The Company has provided HRR with a copy of the disclosures it is making in this Current Report on Form 8-K and requested HRR provide a letter addressed to the Securities and Exchange Commission indicating whether it agrees with such disclosures. A copy of such letter, dated April 12, 2013, furnished by HRR, is filed as Exhibit 16.1 to this Current Report on Form 8-K.

 

During the fiscal years ended December 31, 2012 and 2011 and the interim period from January 1, 2013 to April 3, 2013, the Company did not consult Deloitte regarding either the application of accounting principles to a specified transaction, either completed or proposed; the type of audit opinion that might be rendered on the registrant's financial statements; or any matter that was either the subject of a disagreement or a reportable event, as defined in Item 304(a)(1)(iv) or (a)(1)(v) of Regulation S-K.

 

On April 4, 2013 in New Zealand, the Company issued an announcement disclosing, among other things, the appointment of Deloitte.

 

Item 9.01 Exhibits

 

(d) Exhibits

 

Exhibit  
No.
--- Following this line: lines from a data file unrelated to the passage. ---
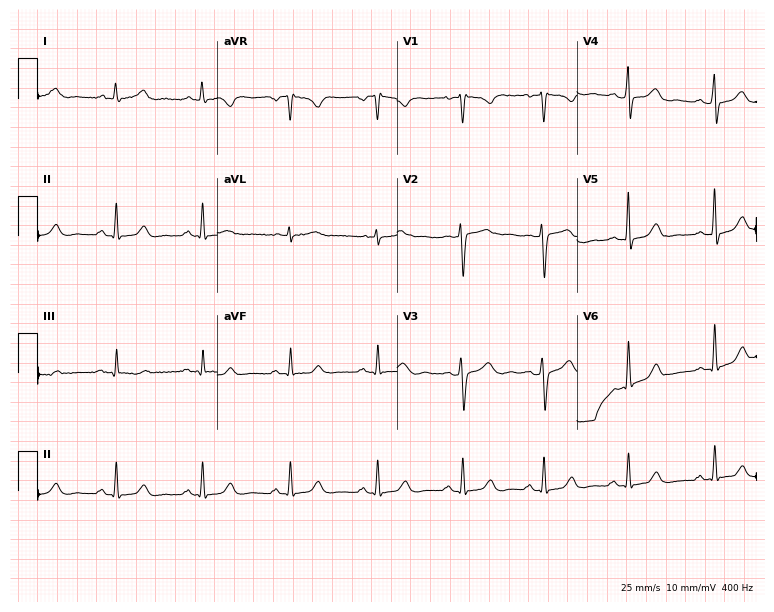
Resting 12-lead electrocardiogram. Patient: a 30-year-old woman. None of these six findings is recorded: first-degree AV block, right bundle branch block, left bundle branch block, sinus bradycardia, atrial fibrillation, sinus tachycardia. Findings outside these six are not listed.
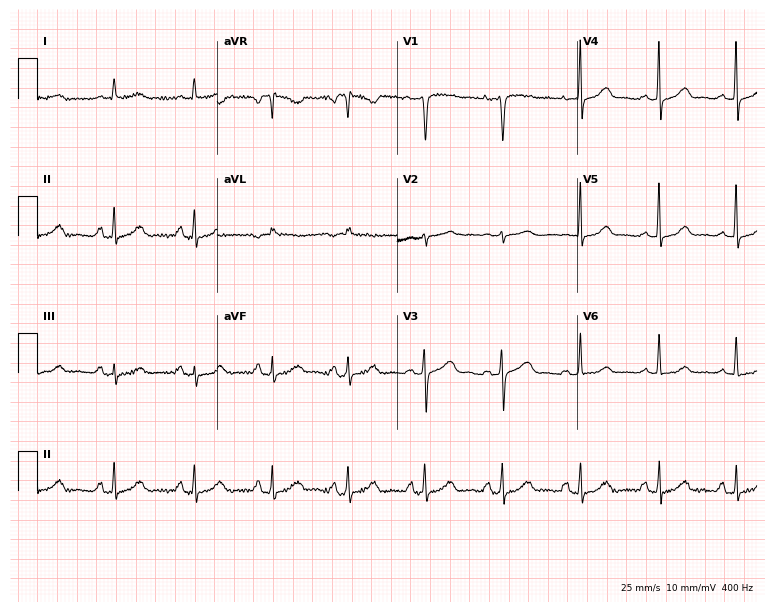
Standard 12-lead ECG recorded from a female, 53 years old. Read as a normal ECG.
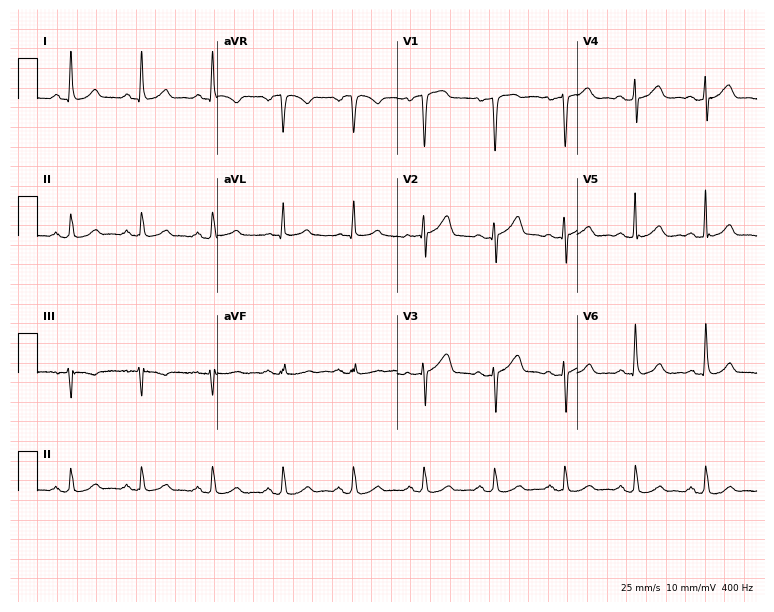
Standard 12-lead ECG recorded from a 61-year-old female patient. Read as a normal ECG.
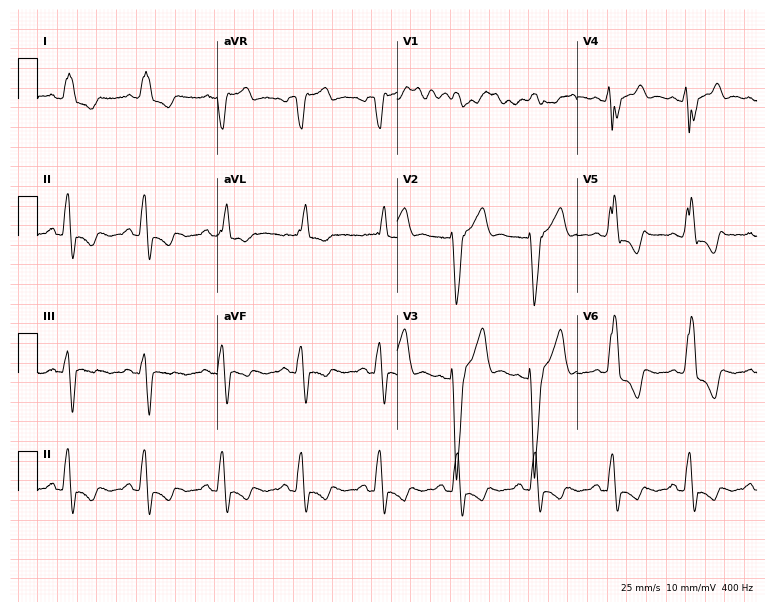
Electrocardiogram, a 72-year-old male patient. Interpretation includes left bundle branch block.
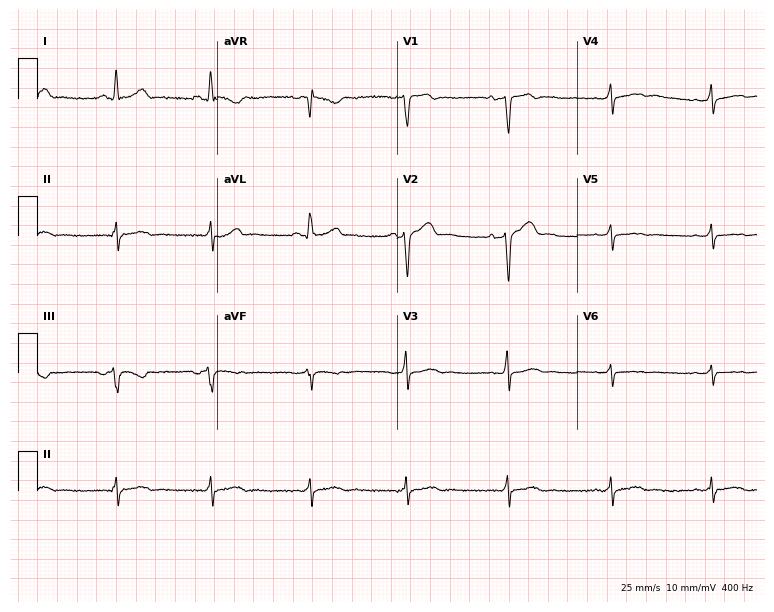
12-lead ECG from a 55-year-old woman. Screened for six findings — first-degree AV block, right bundle branch block, left bundle branch block, sinus bradycardia, atrial fibrillation, sinus tachycardia — none is recorded.

Description
16.1 Letter dated April 12, 2013 from Holtz Rubenstein Reminick LLP to the Securities and Exchange Commission.

 

 
 

SIGNATURES

 

Pursuant to the requirements of the Securities Exchange Act of 1934, the Registrant has duly caused this Report to be signed on its behalf by the undersigned hereunto duly authorized.

  

     

 Dated: April 12, 2013

 

DILIGENT BOARD MEMBER SERVICES, INC.